Colour 80-column text, finally!
I've spent some time thinking about how to improve the PIO program that runs our Super VGA out. Currently it requires one 16-bit value per pixel, delivered from one of two ping-pong buffers each 1280 bytes long. Loading these buffers with RGB pixels based on characters read from the text buffer takes quite a lot of CPU time. If we limit ourselves to just two colours for the entire screen, we can build a small look-up table and get all 640 pixels drawn into the buffer per scan-line using about 90% CPU at 126 MHz.
My plan was to change the PIO so that instead of taking RGB colours as input, it instead took a series of commands: some commands to load a new colour into the X or Y register, and other commands to just clock out pixels from either the X or Y registers loaded earlier. This used almost the entire PIO memory, but I thought it should work. I coded it up with a pen and paper, and then transferred it to the computer. However, I managed to break something as despite getting a sort-of picture on the screen, most of the scan-lines per missing and the picture was rolling terribly.

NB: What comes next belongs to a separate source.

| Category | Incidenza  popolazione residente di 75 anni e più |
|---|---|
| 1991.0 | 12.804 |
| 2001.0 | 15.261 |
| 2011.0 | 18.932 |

I came back to it a day later, and decided to try another approach. On the Monotron, we used a huge look-up table which converted eight-bits of glyph, along with its chosen foreground and background colours, into three eight-bit values for R, G and B. The initial problem with porting this approach is that on the Neotron Pico, instead of three eight-bit values, we need eight 16-bit values (well, 12-bit values stored in 16-bit words). This blows the lookup table from 64 KiB (256 x 8 x 8 x 4 bytes) to 512 KiB (256 x 8 x 16 x 8 x 2 bytes). Plus it would be stored in off-chip Flash which has a big access latency because it's accessed over a Quad SPI interface.
One way to shorten this table would be to use an array of functions, where the functions store the correct pattern of foreground and background colours into the given position in the scan-line buffer. We'd need 256 functions, to cover each variant of our eight-bit input. I tried this, and the performance sucked. It also chewed up so much RAM (these functions are in RAM to avoid that Flash latency) we had to decrease the amount available to the OS. That wasn't going to work.

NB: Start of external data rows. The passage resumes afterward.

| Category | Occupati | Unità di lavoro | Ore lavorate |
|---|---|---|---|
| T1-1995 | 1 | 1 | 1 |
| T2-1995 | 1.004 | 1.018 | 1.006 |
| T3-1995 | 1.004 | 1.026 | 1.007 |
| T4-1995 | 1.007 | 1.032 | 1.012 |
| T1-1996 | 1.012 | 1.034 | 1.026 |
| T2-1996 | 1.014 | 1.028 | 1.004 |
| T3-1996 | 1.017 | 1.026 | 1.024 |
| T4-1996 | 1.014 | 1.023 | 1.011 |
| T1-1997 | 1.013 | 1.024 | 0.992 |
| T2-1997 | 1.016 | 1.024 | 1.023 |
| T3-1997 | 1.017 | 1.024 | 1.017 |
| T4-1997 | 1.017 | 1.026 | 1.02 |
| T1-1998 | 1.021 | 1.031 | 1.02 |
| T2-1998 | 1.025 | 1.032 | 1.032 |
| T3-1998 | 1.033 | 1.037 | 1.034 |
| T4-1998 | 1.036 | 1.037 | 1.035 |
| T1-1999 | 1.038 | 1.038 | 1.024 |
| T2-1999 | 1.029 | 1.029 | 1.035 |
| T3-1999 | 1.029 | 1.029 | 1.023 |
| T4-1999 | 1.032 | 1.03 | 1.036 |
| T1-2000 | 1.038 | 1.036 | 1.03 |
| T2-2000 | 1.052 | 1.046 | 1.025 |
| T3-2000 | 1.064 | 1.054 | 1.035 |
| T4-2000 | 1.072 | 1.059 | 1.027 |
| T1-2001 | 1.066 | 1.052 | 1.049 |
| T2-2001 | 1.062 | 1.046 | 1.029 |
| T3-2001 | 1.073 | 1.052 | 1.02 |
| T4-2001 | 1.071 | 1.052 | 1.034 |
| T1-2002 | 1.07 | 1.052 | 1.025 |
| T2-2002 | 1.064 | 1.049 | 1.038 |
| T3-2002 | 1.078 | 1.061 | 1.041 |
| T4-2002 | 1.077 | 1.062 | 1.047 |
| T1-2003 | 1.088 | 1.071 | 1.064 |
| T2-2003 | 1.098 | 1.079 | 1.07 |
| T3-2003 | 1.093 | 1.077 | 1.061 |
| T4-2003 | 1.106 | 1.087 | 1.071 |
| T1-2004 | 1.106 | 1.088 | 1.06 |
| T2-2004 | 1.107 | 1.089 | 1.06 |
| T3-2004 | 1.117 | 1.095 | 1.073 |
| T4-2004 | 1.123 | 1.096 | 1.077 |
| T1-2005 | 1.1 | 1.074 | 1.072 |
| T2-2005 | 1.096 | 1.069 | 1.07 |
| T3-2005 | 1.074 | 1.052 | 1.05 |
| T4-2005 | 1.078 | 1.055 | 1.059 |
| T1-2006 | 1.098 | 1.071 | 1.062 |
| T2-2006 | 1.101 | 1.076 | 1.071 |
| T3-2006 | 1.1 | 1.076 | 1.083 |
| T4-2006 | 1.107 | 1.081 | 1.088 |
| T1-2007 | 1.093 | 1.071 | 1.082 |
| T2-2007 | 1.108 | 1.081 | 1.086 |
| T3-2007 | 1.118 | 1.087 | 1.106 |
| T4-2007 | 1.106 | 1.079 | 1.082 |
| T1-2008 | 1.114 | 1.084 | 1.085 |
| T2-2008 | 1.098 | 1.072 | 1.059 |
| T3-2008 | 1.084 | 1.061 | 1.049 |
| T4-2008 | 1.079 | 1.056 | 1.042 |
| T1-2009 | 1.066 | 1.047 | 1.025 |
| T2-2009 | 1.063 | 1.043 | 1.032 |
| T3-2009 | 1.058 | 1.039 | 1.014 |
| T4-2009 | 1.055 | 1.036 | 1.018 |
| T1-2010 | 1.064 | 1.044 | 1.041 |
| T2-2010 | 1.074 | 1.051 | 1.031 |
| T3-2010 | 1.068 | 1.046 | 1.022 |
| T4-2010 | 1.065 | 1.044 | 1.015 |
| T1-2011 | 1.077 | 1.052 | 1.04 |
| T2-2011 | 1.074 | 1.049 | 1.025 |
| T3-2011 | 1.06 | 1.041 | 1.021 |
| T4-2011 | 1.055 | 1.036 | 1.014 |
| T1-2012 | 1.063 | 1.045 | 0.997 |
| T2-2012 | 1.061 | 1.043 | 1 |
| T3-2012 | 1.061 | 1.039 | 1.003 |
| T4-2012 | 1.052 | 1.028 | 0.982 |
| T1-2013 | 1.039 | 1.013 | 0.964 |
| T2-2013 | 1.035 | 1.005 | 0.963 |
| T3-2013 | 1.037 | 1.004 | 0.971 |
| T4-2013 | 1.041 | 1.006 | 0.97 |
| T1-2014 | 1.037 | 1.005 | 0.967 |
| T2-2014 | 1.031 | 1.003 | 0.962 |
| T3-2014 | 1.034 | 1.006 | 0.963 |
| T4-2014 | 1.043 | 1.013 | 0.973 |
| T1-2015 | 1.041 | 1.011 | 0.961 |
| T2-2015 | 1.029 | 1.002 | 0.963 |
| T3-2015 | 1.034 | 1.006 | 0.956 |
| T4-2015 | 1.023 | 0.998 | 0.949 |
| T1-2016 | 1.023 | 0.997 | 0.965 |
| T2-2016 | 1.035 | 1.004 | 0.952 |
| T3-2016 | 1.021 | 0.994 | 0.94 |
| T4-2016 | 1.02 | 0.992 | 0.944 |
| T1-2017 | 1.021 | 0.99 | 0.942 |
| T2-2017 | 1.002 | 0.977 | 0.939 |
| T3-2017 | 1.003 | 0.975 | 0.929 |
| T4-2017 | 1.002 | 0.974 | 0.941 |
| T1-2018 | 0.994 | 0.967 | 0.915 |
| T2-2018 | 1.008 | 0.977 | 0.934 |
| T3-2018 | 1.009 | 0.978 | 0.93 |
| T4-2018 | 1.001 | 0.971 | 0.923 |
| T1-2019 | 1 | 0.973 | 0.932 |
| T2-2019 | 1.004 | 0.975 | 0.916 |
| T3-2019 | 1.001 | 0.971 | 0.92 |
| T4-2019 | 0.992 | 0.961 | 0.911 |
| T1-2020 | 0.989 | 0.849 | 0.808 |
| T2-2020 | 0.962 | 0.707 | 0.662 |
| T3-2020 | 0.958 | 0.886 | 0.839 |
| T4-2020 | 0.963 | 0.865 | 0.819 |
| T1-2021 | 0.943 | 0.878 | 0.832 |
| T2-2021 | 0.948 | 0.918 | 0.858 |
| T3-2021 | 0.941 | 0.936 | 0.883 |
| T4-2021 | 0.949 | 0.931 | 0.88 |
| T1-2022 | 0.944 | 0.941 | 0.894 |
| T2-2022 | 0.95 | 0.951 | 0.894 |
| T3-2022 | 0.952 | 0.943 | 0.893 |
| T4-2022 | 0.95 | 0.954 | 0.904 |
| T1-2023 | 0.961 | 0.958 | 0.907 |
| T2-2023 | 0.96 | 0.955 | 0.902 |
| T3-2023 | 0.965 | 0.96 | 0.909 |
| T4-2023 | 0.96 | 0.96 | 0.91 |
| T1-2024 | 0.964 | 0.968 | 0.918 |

I also tried a 256 entry match statement, which was smaller, and faster. But still not fast enough.
I then came across an old branch where I'd worked on this problem previously. This used a lookup table containing RGB pixels, but instead of taking eight pixels as input, it takes only two pixels and so four lookups are required. The lookup table needs to be 2048 bytes long (4 x 8 x 16 x 2 x 2 bytes), which we have space for. But does it run fast enough?
Previously I had to overclock the chip to 201.6 MHz (eight clocks per pixel) to get this version to work. But, I have better benchmarking tools now - I output the precise time it takes to complete the render into the scan-line buffer using the dedicated LED on the Pico. Placing an oscilloscope on the LED's control line allows me to measure the time taken using an oscilloscope. As it turns out, winding the clock speed up from 126 MHz (five clocks per pixel) to 151.2 MHz (six clocks per pixel) is just enough to get it done. We're using 90% of Core 1 to do the drawing, but it's stable.
Time for some test code to check all the colour combinations, and a little bit of ASCII art to show off...
Maybe I'll come back to the PIO improvements another day, but for now this is a big achievement. We have full 80 column VGA text mode, in either 25, 30, 50 or 60 lines, with 16 foreground colours and 8 background colours, just like on the IBM PS/2 and other VGA compatible systems. With a simple ANSI sequence interpreter in the OS, the world of Bulletin Board ASCII art awaits!
Also, this is better than the RC2014 Pico VGA Terminal can do (that is currently 40 column colour, or 80 column mono). I've sent them a note explaining how I got it to work. Everyone deserves 80 column colour text on their Pico!